Presently we quitted that house upon which the fateful Chinaman had set his seal, as the suburb was awakening to a new day.  The clank of milk-cans was my final impression of the avenue to which a dreadful minister of death had come at the bidding of the death lord.  We left Inspector Weymouth in charge and returned to my rooms, scarcely exchanging a word upon the way.

Nayland Smith, ignoring my entreaties, composed himself for slumber in the white cane chair in my study.  About noon he retired to the bathroom, and returning, made a pretense of breakfast; then resumed his seat in the cane armchair.  Carter reported in the afternoon, but his report was merely formal.  Returning from my round of professional visits at half past five, I found Nayland Smith in the same position; and so the day waned into evening, and dusk fell uneventfully.

In the corner of the big room by the empty fireplace, Nayland Smith lay, with his long, lean frame extended in the white cane chair.  A tumbler, from which two straws protruded, stood by his right elbow, and a perfect continent of tobacco smoke lay between us, wafted toward the door by the draught from an open window.  He had littered the hearth with matches and tobacco ash, being the most untidy smoker I have ever met; and save for his frequent rapping-out of his pipe bowl and perpetual striking of matches, he had shown no sign of activity for the past hour.  Collarless and wearing an old tweed jacket, he had spent the evening, as he had spent the day, in the cane chair, only quitting it for some ten minutes, or less, to toy with dinner.

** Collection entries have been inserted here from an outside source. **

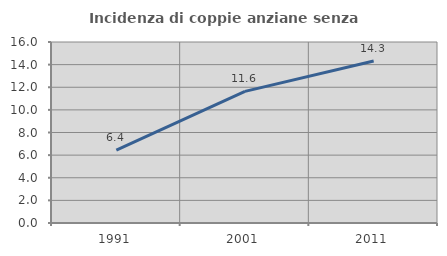
| Category | Incidenza di coppie anziane senza figli  |
|---|---|
| 1991.0 | 6.448 |
| 2001.0 | 11.634 |
| 2011.0 | 14.323 |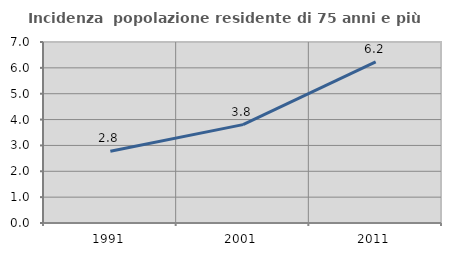
| Category | Incidenza  popolazione residente di 75 anni e più |
|---|---|
| 1991.0 | 2.772 |
| 2001.0 | 3.804 |
| 2011.0 | 6.227 |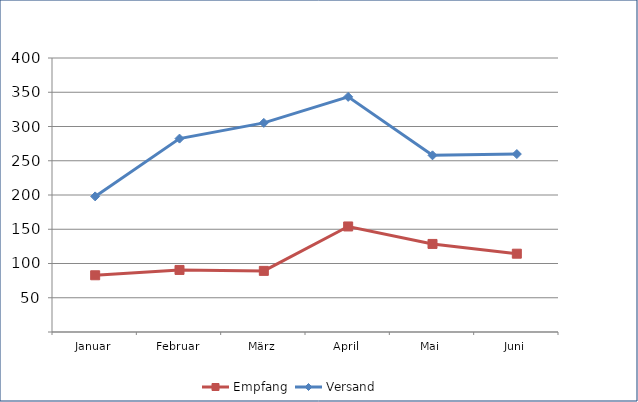
| Category | Empfang | Versand |
|---|---|---|
| Januar | 82.823 | 197.968 |
| Februar | 90.602 | 282.328 |
| März | 89.227 | 305.267 |
| April | 154.074 | 343.254 |
| Mai | 128.564 | 257.92 |
| Juni | 114.311 | 259.779 |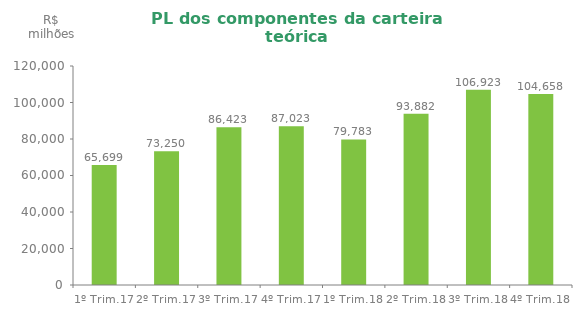
| Category | Series 0 |
|---|---|
| 1º Trim.17 | 65699.44 |
| 2º Trim.17 | 73250.496 |
| 3º Trim.17 | 86422.542 |
| 4º Trim.17 | 87022.625 |
| 1º Trim.18 | 79783.188 |
| 2º Trim.18 | 93882.016 |
| 3º Trim.18 | 106923.21 |
| 4º Trim.18 | 104658.138 |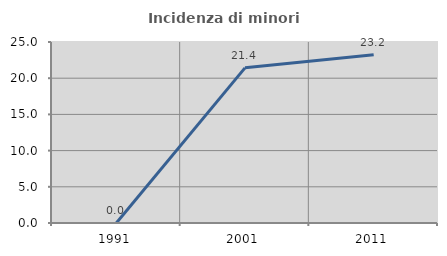
| Category | Incidenza di minori stranieri |
|---|---|
| 1991.0 | 0 |
| 2001.0 | 21.429 |
| 2011.0 | 23.239 |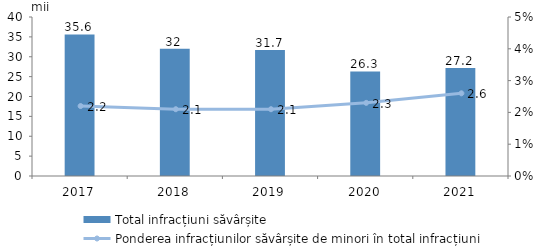
| Category | Total infracțiuni săvârșite |
|---|---|
| 2017.0 | 35.6 |
| 2018.0 | 32 |
| 2019.0 | 31.7 |
| 2020.0 | 26.3 |
| 2021.0 | 27.2 |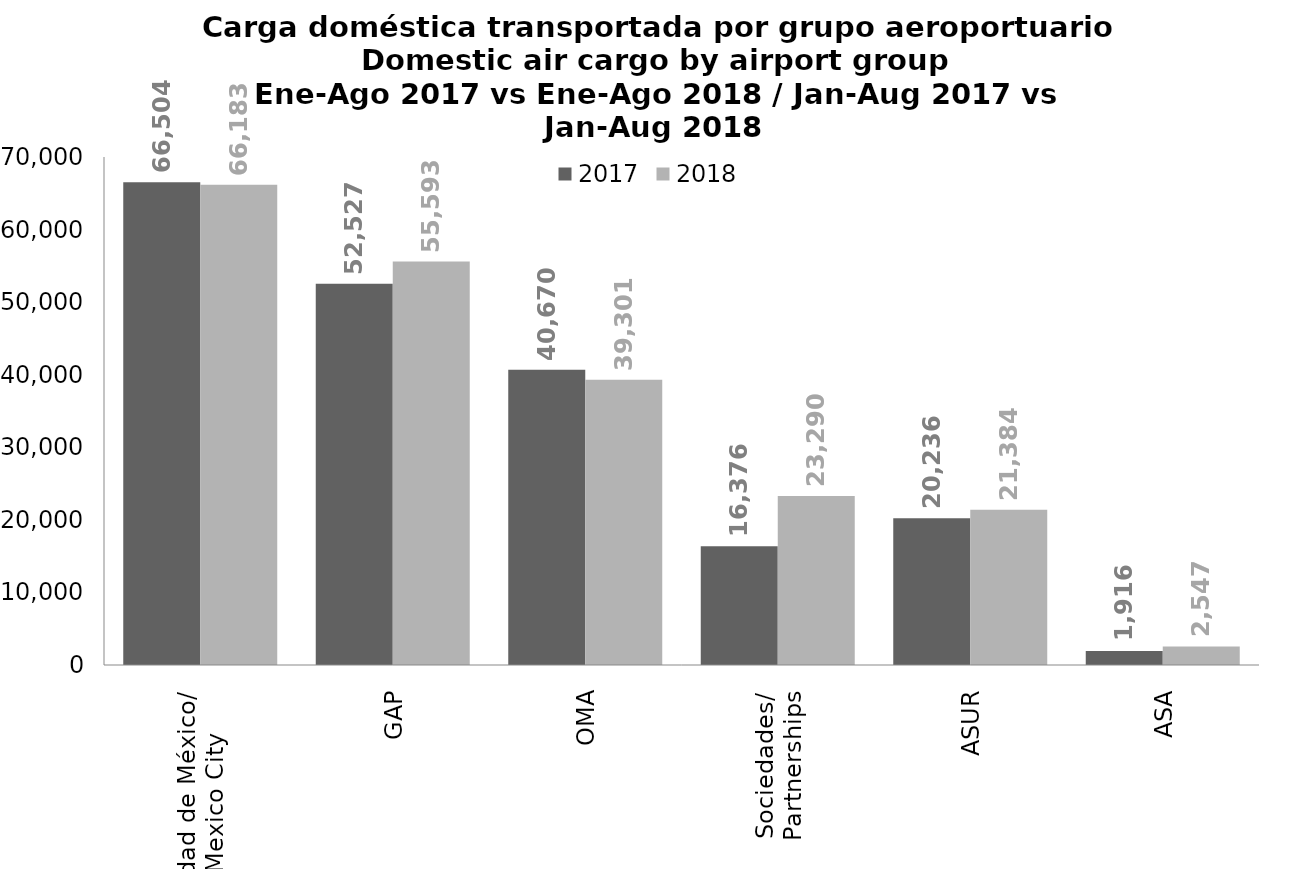
| Category | 2017 | 2018 |
|---|---|---|
| Ciudad de México/
Mexico City | 66504.09 | 66182.71 |
| GAP | 52527.102 | 55593.291 |
| OMA | 40669.878 | 39300.854 |
| Sociedades/
Partnerships | 16375.691 | 23289.722 |
| ASUR | 20236.402 | 21383.913 |
| ASA | 1915.66 | 2546.543 |

My several attempts at conversation had elicited nothing but growls; therefore, as dusk descended, having dismissed my few patients, I busied myself collating my notes upon the renewed activity of the Yellow Doctor, and was thus engaged when the ’phone bell disturbed me.  It was Smith who was wanted, however; and he went out eagerly, leaving me to my task.

At the end of a lengthy conversation, he returned from the ’phone and began, restlessly, to pace the room.  I made a pretense of continuing my labors, but covertly I was watching him.  He was twitching at the lobe of his left ear, and his face was a study in perplexity.  Abruptly he burst out: 

“I shall throw the thing up, Petrie!  Either I am growing too old to cope with such an adversary as Fu-Manchu, or else my intellect has become dull.  I cannot seem to think clearly or consistently.  For the Doctor, this crime, this removal of Slattin, is clumsy—­unfinished.  There are two explanations.  Either he, too, is losing his old cunning or he has been interrupted!”

“Interrupted!”

“Take the facts, Petrie,”—­Smith clapped his hands upon my table and bent down, peering into my eyes—­“is it characteristic of Fu-Manchu to kill a man by the direct agency of a snake and to implicate one of his own damnable servants in this way?”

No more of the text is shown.